Von Konrad Bott, 08.04.2016

Poetisches Sorgenkind

Aller guten Dinge sind drei – Thomas Zehetmairs Schumann-Interpretation lohnt sich.

Endlich kein Sorgenkind mehr! Robert Schumanns d-moll Violinkonzert ist mittlerweile fest im übrigen sinfonischen Oevre des tragischen Romantikers verankert. Auf Eis gelegt, von Nazis benutzt und schließlich als das Werk eines Geistesverwirrten abgestempelt, hat das eigenwillige Stück mittlerweile doch einige Befürworter und Liebhaber gefunden. Thomas Zehetmair ist einer von ihnen. Er hat den spröden Charme des Werks ohne Opuszahl in eine Reihe mit der zeitgleich komponierten Fantasie op. 131 und der ebenso berühmten wie beliebten ersten Sinfonie gestellt.
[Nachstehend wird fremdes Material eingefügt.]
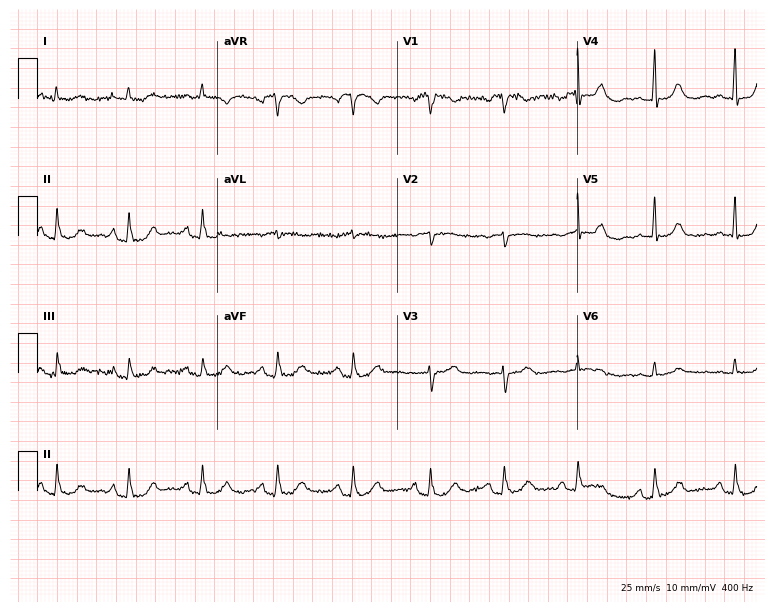
12-lead ECG (7.3-second recording at 400 Hz) from an 83-year-old female patient. Labelled as a normal ECG.
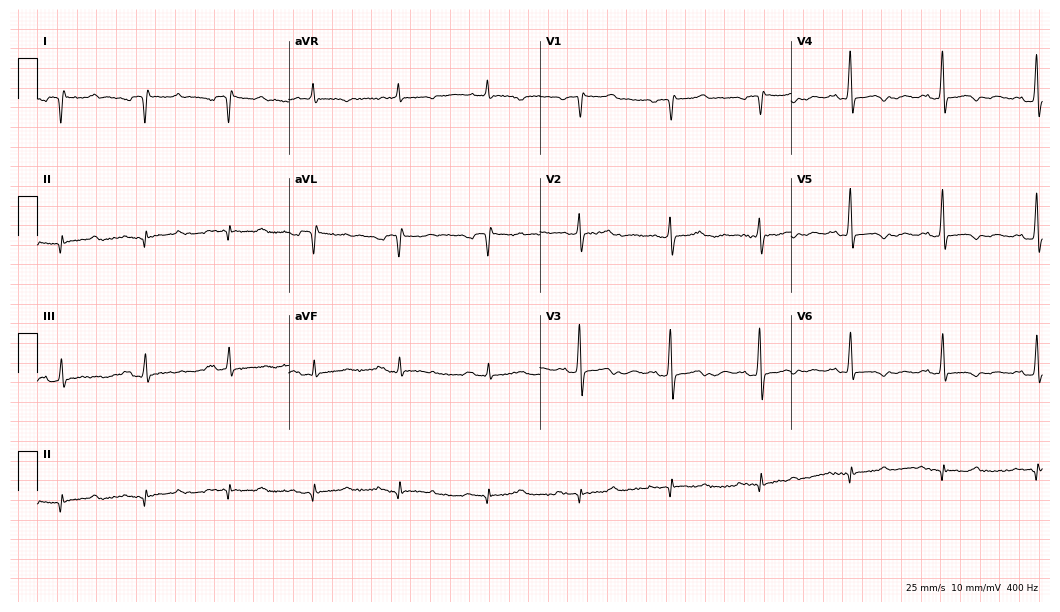
Electrocardiogram, a female, 66 years old. Of the six screened findings (first-degree AV block, right bundle branch block, left bundle branch block, sinus bradycardia, atrial fibrillation, sinus tachycardia), none is recorded.
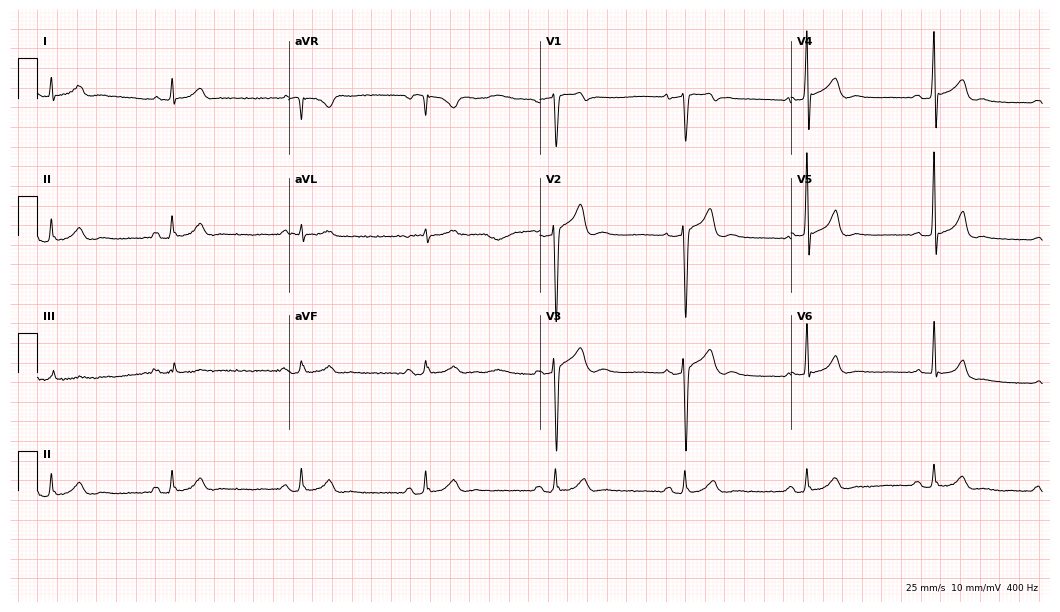
12-lead ECG (10.2-second recording at 400 Hz) from a female patient, 29 years old. Findings include sinus bradycardia (a sinus rate of 50 beats per minute or less).
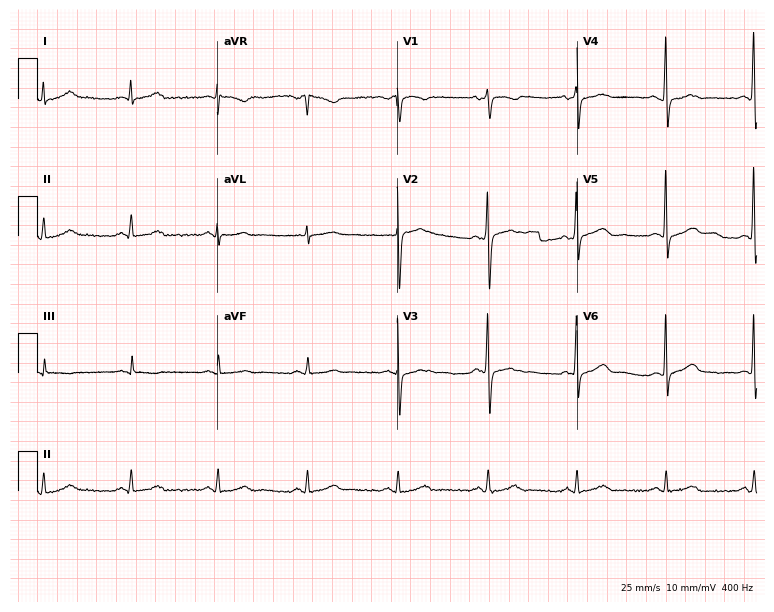
12-lead ECG from a 63-year-old male patient. No first-degree AV block, right bundle branch block (RBBB), left bundle branch block (LBBB), sinus bradycardia, atrial fibrillation (AF) or sinus tachycardia recorded for this tracing. Other findings, if any, are not listed.
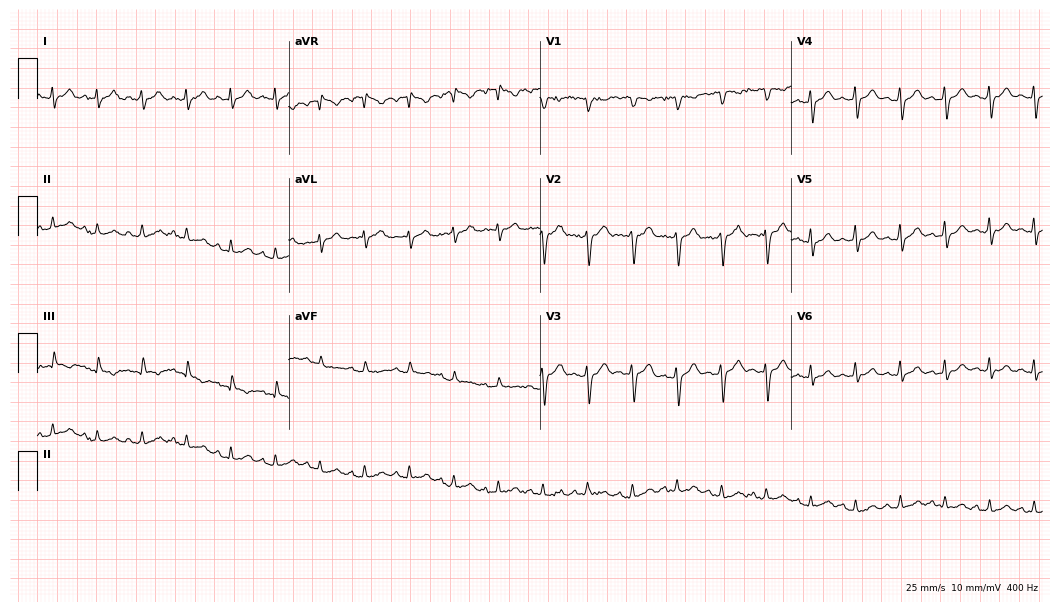
Resting 12-lead electrocardiogram. Patient: a male, 57 years old. The tracing shows sinus tachycardia (a sinus rate of 100 beats per minute or more).
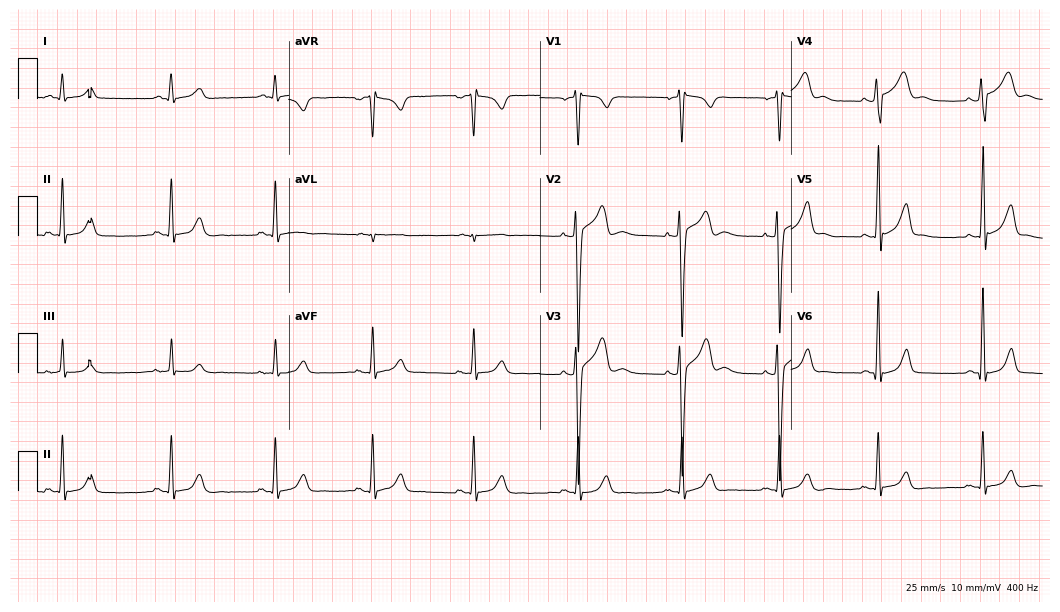
Standard 12-lead ECG recorded from a male, 38 years old. Read as a normal ECG.
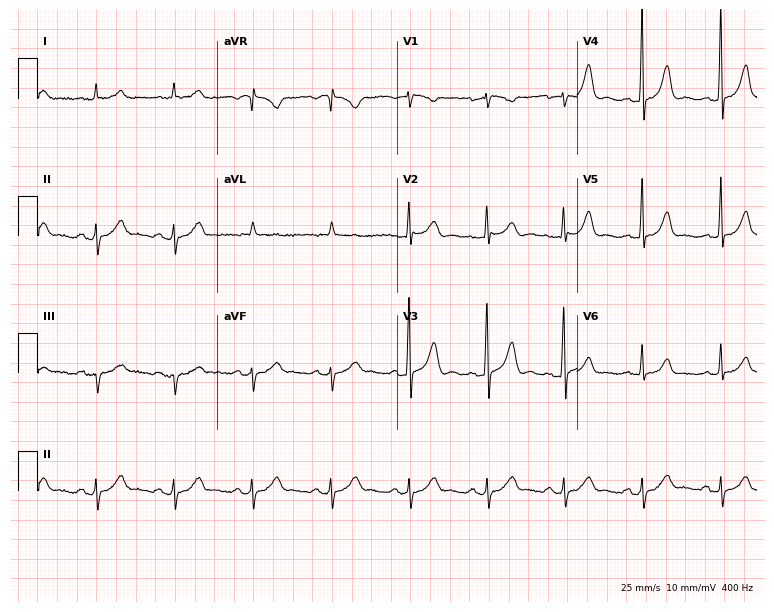
Resting 12-lead electrocardiogram. Patient: a male, 58 years old. Read as a normal ECG.
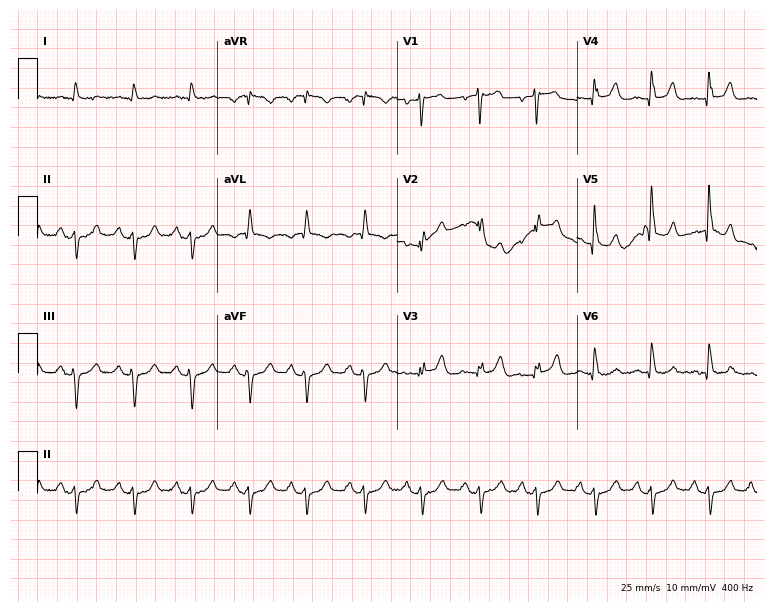
ECG (7.3-second recording at 400 Hz) — a female, 85 years old. Findings include sinus tachycardia (a sinus rate of 100 beats per minute or more).
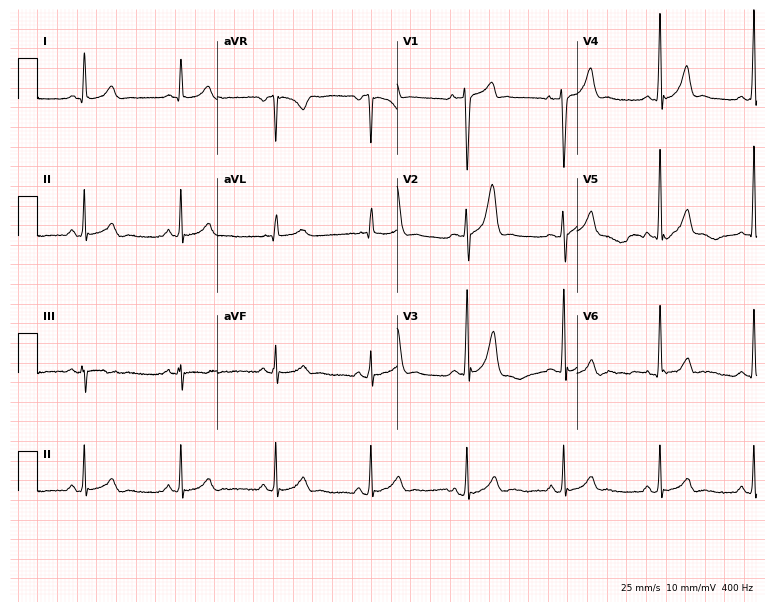
12-lead ECG (7.3-second recording at 400 Hz) from a man, 43 years old. Labelled as a normal ECG.
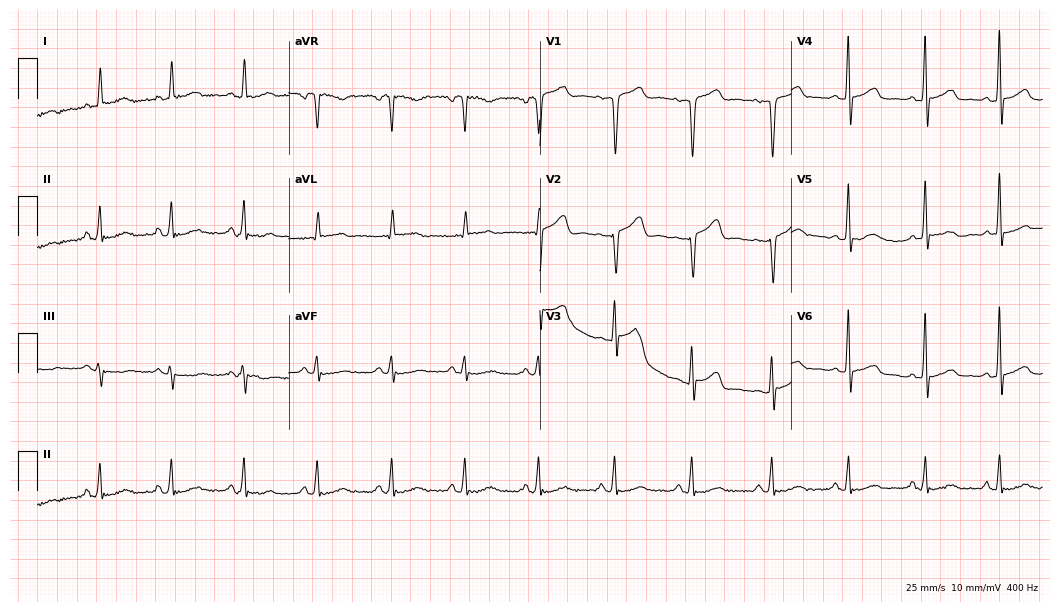
Resting 12-lead electrocardiogram. Patient: a woman, 59 years old. None of these six findings is recorded: first-degree AV block, right bundle branch block, left bundle branch block, sinus bradycardia, atrial fibrillation, sinus tachycardia.

Zusammen mit dem Orchestre de chambre de Paris ist so eine kraftvolle Aufnahme entstanden.

Wundervoll organisch klingt die Scheibe aus dem Hause ECM. Das wechselnde Zusammenspiel verschiedenster Instrumentengruppen wird deutlich hörbar. Besonders in der Sinfonie schillern die Klangfacetten der Musiker in allen Farben. Die Interpretation wirkt durchdacht, keinesfalls aber verkopft und schon gar nicht glatt gebügelt, wie Zehetmairs rauhe, intensive Bogenführung zeigt. In der virtuosen C-Dur-Fantasie finden er und das Orchester einen schönen Mittelweg aus süffigem Klangspektakel und angenehmer Leichtigkeit. Zehetmairs äußerst lebhaftes, volles Spiel summt bienengleich von Ton zu Ton und sammelt dabei möglichst Gehaltvolles ein.

Bei der so intensiven Beschäftigung mit der eigenen Stimme ergibt sich allerdings ein kleiner Wermutstropfen: Würde nicht das Booklet darüber Auskunft geben, dass Zehetmair sowohl Leitung als auch Solistenpart übernommen hat, man könnte im Violinkonzert schwören, er habe seine Vorstellungen von Agogik dem Orchester schlicht nicht kommuniziert. Der Solopart in diesem Stück ist stark rezitativisch komponiert und so werden nach den üblichen Tempo-Freiheiten der Solostimme, bei gemeinsamen Einsätzen zwischen Orchesterklang und Solist Ungenauigkeiten deutlich. Dabei fällt die Wahl der Tempi generell wiederum sehr ansprechend aus – keine Eile und viel Zeit für die Entwicklung der einzelnen Klänge, mit denen besonders das ehemalige Sorgenkind, das Violinkonzert, glänzt.